# [WHAT THE TASK ASKS]
Every line of the records below that holds the word "sample" belongs in the answer.

(Collection entries)
Content starts

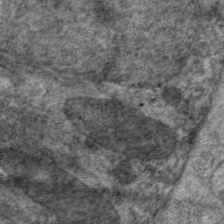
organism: C. elegans
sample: Pharynx
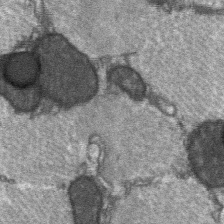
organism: C57BL Mouse
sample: Soleus
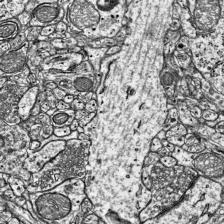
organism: Mouse
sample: Visual Cortex
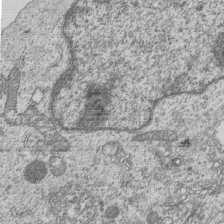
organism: Human
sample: MDA-MB-231 cells
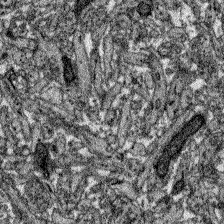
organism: Zebrafish
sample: Larval olfactory bulb
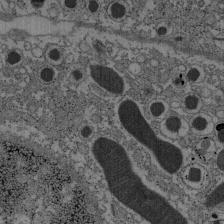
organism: C57BL Mouse
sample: Pancreatic islet
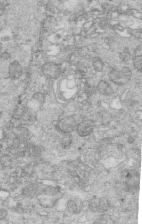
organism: Mouse
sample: Multiciliated cells
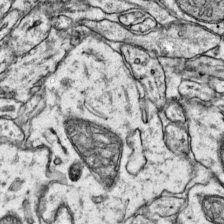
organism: Mouse
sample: Primary visual cortex
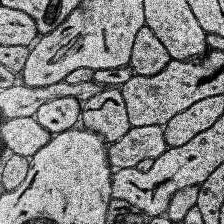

Content ends

# [PROBLEM SOLUTION]
sample: Pharynx
sample: Soleus
sample: Visual Cortex
sample: MDA-MB-231 cells
sample: Larval olfactory bulb
sample: Pancreatic islet
sample: Multiciliated cells
sample: Primary visual cortex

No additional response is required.